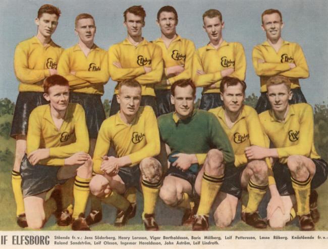 Svenska mästarna IF Elfsborg 1961.
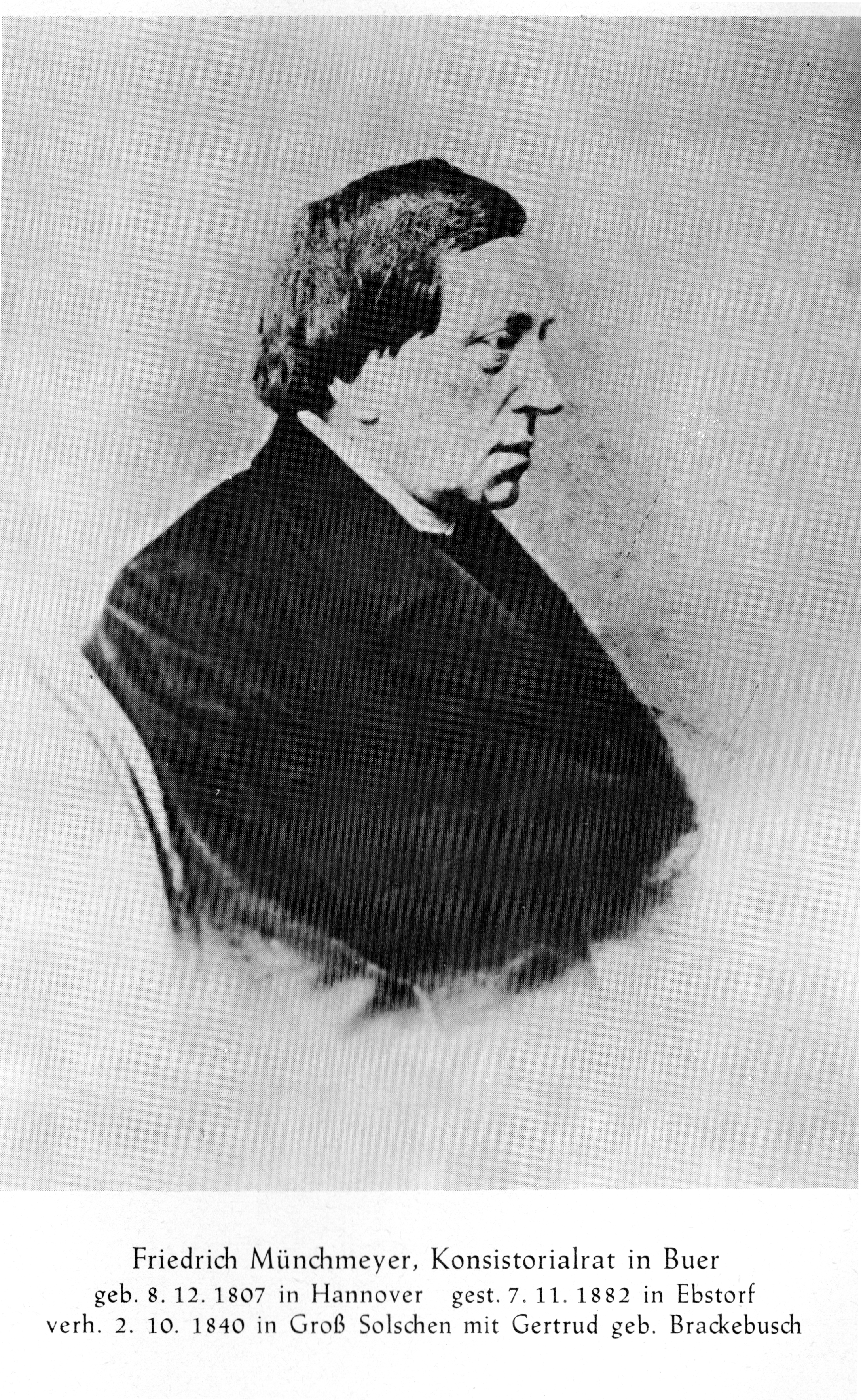 August Friedrich Otto Münchmeyer genannt Fritz, Konsistorialrat (1807-1882)
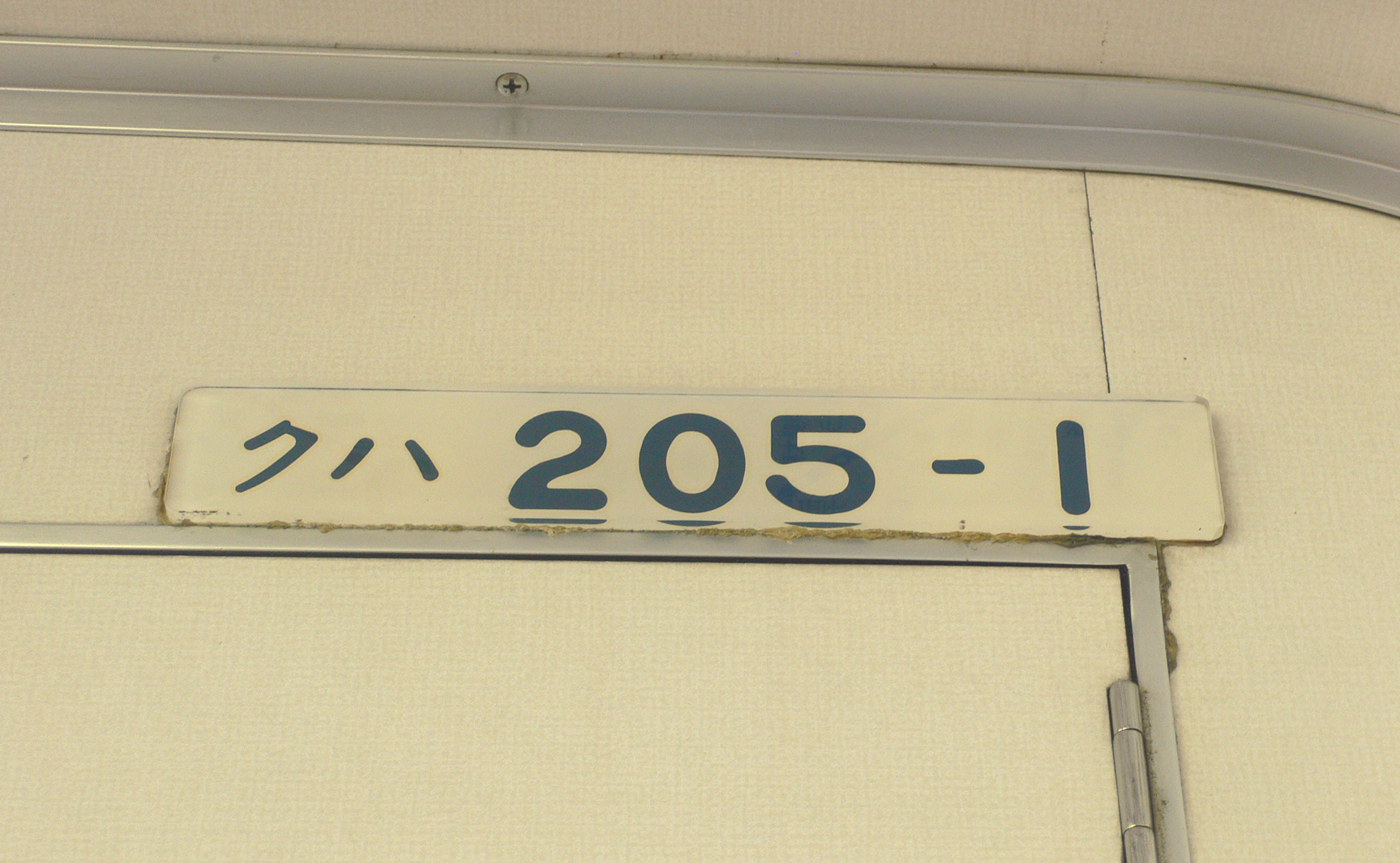 JR東日本クハ205-1車内プレート

*Your goal*
Retype the lines starting with the one that holds "August Friedrich Otto" and ending with the last line of the data above, both included; skip the pictures.

*Task output*
 August Friedrich Otto Münchmeyer genannt Fritz, Konsistorialrat (1807-1882)
 JR東日本クハ205-1車内プレート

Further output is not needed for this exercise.